A new nanomaterial point to ways to help prevent explosions in nuclear power plants!

A new nanomaterial vanquishes the bubbles that normally pop up with boiling, a finding that may point to ways to help prevent explosions in nuclear power plants, researchers say.
A new nanomaterial
To understand how this material works, imagine a hot skillet. When its surface is warm, water on it will bubble. However, once the skillet gets hot enough, the water drops will skitter across its surface as they levitate on a cushion of vapor, an effect known as the Leidenfrost regime after the scientist who investigated it in 1756.
"The Leidenfrost state of a water drop is often used worldwide to gauge the temperature of a hot skillet while cooking," researcher Neelesh Patankar, a mechanical engineer at Northwestern University in Evanston, Ill., told LiveScience.
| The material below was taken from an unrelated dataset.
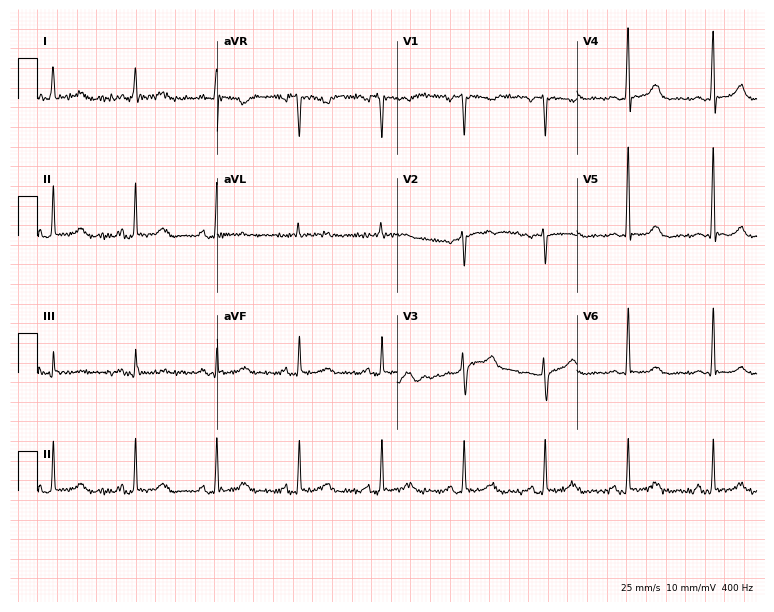
Standard 12-lead ECG recorded from a 41-year-old female. Read as a normal ECG.

Tinkering with a surface's properties can alter the temperature at which water touching it goes from this explosive bubbling phase to the Leidenfrost regime. Making a surface hydrophobic, or water-repellant, affects how well heat gets transferred from that surface to water. Making it craggy instead of smooth also controls how heat flows from it. 
Scientists developed a craggy super-water-repellant coating made of nanoparticles covered with an organic, hydrophobic compound. (Nanoparticles are particles only nanometers, or billionths of a meter, in size.)
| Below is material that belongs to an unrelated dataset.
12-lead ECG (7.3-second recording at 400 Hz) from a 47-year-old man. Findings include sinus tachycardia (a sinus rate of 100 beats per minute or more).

When a steel rod covered with this coating was heated, the result was a continuous film of vapor on the rod without bubbling. "One can make surfaces on which a liquid will never bubble as it starts boiling, a phenomenon that is contrary to the experience of anyone who has ever cooked," researcher Ivan Vakarelski, a physicist at King Abdullah University of Science and Technology in Saudi Arabia, told LiveScience.